Giuseppe Gallone giuseppe.gallone at dpag.ox.ac.uk
Tue Nov 5 13:57:11 CET 2013


Hello Lucia

this is all great info! Thank you very much for taking the time to share 
your findings. I am indeed using diffbind, and found some interesting 
results, however now I'd need to access directly my downsampled mapped 
reads.

With diffbind, I was basically throwing in my mapped reads  and my peak 
intervals and getting a differential analysis out (after setting up a 
contrast).

Now I'd like to try something slightly different and need to work with 
normalised bams of my samples.
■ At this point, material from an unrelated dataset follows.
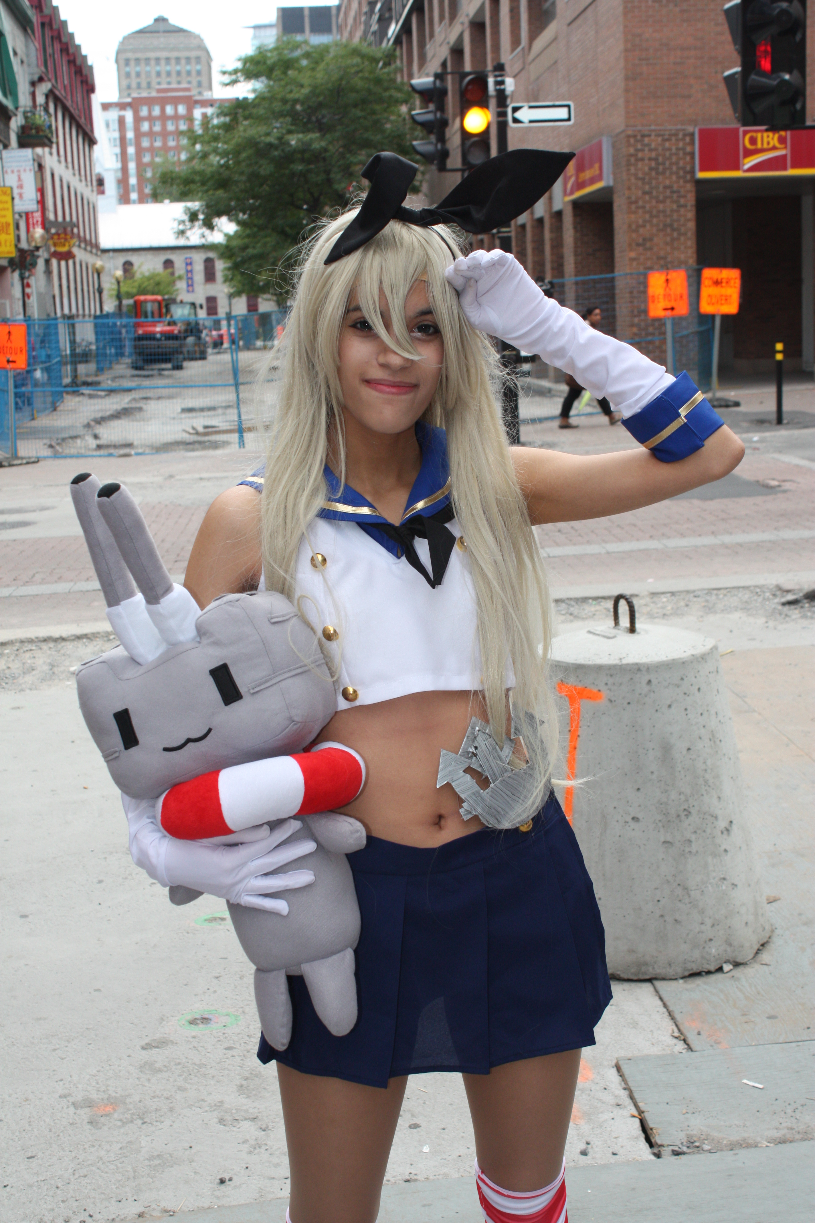 Otakuthon 2014: Shimakaze

The problem I have is that my 10 bam have 
wildly varying numbers of mapping reads. I would like to downsample them 
all to a minimum common before examining quantitative differences in the 
peak signals across them.

I was hoping I could do this with DEseq: feed it some bams and obtain 
normalised versions of them. But I understand this is not possible?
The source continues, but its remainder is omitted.